Keith Runyon, Book Page

“.... A third Kentucky novelist, Gwyn Hyman Rubio, earned national attention for her first novel, Icy Sparks, which not only was a best-seller, but also an Oprah Book Club selection. The Woodsman’s Daughter, her second novel, is in many ways more ambitious, with an epic story set in the piney woods of Georgia. Rubio, who lives in Versailles, is not only a gifted storyteller; her use of the language is invariably just right.”


Peace Corps Writers

“When your first novel is an Oprah Book Club Selection and a New York Times Notable Book of the year, it’s a daunting task to come up with an encore. So if you’re wise, you create a novel different enough from the first that makes it unfair to invite comparison. Icy Sparks author Gwyn Hyman Rubio succeeds both with this and with the tale in her latest, an epic multigenerational family saga.”
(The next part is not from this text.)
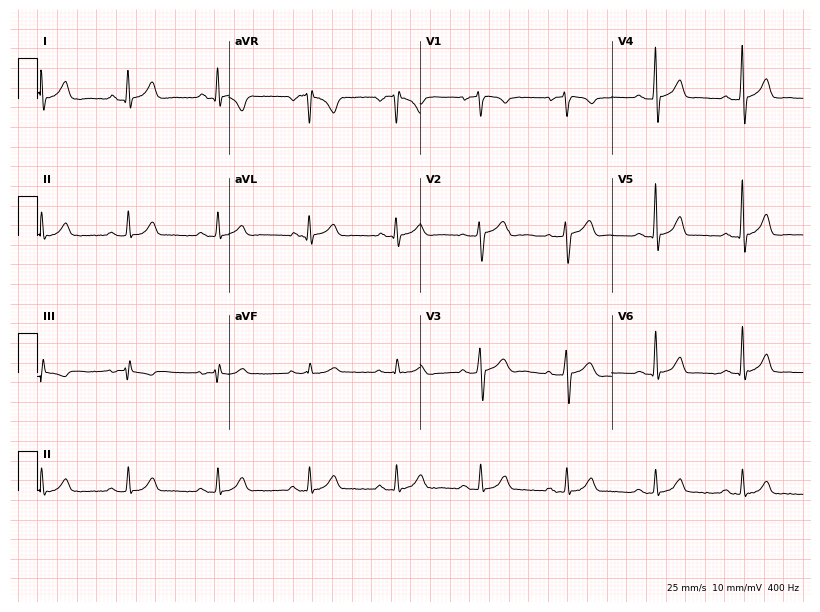
ECG — a male patient, 34 years old. Screened for six findings — first-degree AV block, right bundle branch block, left bundle branch block, sinus bradycardia, atrial fibrillation, sinus tachycardia — none is recorded. Only these six findings were labelled.
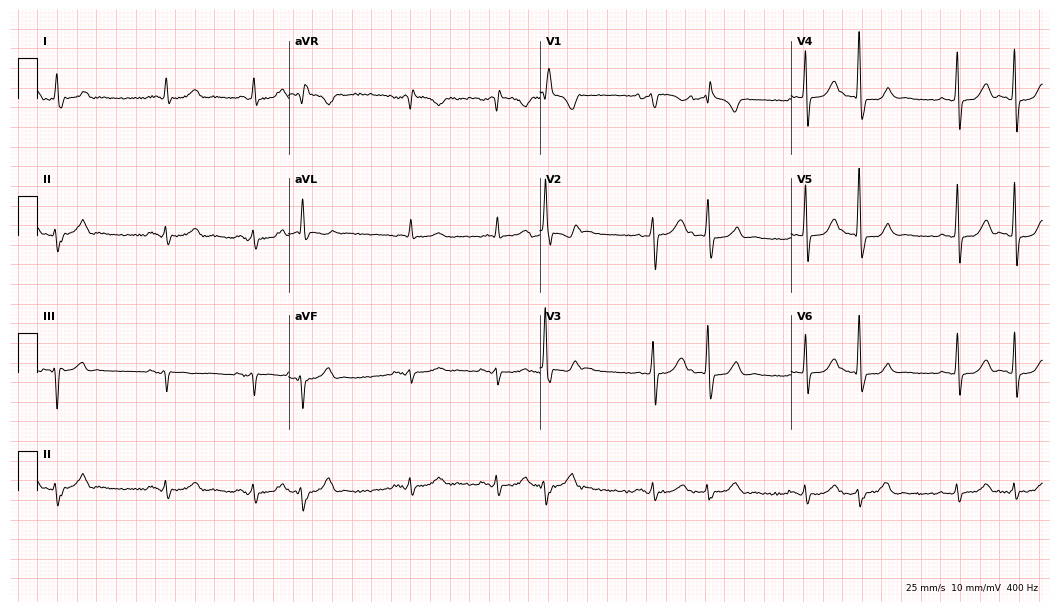
Resting 12-lead electrocardiogram. Patient: a male, 59 years old. None of these six findings is recorded: first-degree AV block, right bundle branch block (RBBB), left bundle branch block (LBBB), sinus bradycardia, atrial fibrillation (AF), sinus tachycardia.

Kay Vincent, Bohannons’ Books With a Past, Georgetown, KY

Rubio—the author of Icy Sparks—has created another memorable character and story. The setting—1800s southern Georgia—is different from our own, but the anguish and conflicts of the characters are universal.”


Book Excerpt

“Do it again,” Nellie Ann cried. She laughed and opened her mouth even wider.

Dalia plucked another grape from off the bed of vines and, narrowing her eyes as though peering through the scope of a rifle, reared back on one arm, then, lunging forward, pitched with all of her might. The grape curved upward and dropped, bull’s eye, into her sister’s mouth.
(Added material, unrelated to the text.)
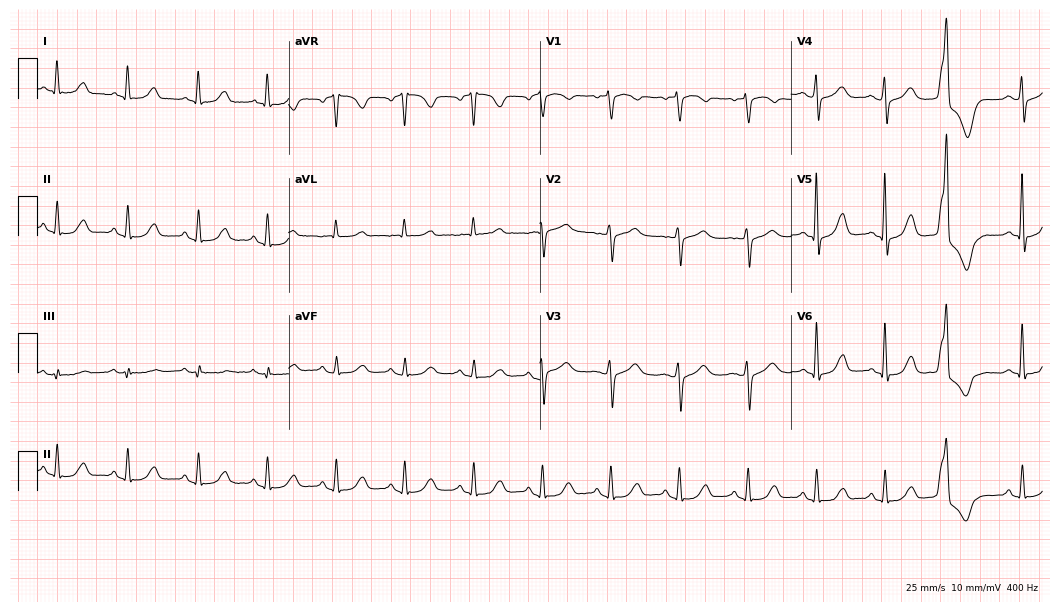
Electrocardiogram (10.2-second recording at 400 Hz), a woman, 63 years old. Overall reading on record: normal ECG.

Nellie Ann wrenched her lips together, sucked greedily, and spit out the skin. “I want more!” she yelled, as a scuppernong ricocheted off her arm. “More,” she spluttered. “More. More. More.”
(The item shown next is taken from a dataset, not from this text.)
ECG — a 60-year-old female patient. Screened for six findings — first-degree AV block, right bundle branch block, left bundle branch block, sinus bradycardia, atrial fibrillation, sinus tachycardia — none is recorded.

Dalia kept it up, hurling a volley of champagne bullets at her sister’s lips, wounding her face and splattering her shirtwaist while she hopped up and down, swatting the air with her cane.

“Not so fast!” Nellie Ann shouted. “Throw them slower.”

Dalia snipped off a scuppernong that was near to popping. “Be still,” she said. Nellie Ann thrust her neck out and upward, keeping her mouth open like a hungry baby bird. “Here it goes,” Dalia said, heaving the grape over the trellis. It shone golden in the sunlight before hitting the dark crater of Nellie Ann’s mouth.

Pleasure softened her features. With puckered lips, she whooshed out the skin. “Thank you,” she said.

“It was my pleasure,” Dalia answered, plucking a grape, popping it between her lips. She slurped, smacked, and spit the tough peel out—those little stabs of jealousy completely forgotten when she caught sight of Nellie Ann, squatting, her hands dipping down like fruit bats, her fingers finding a scuppernong in the grass, shoving it into her mouth as though it might be her last.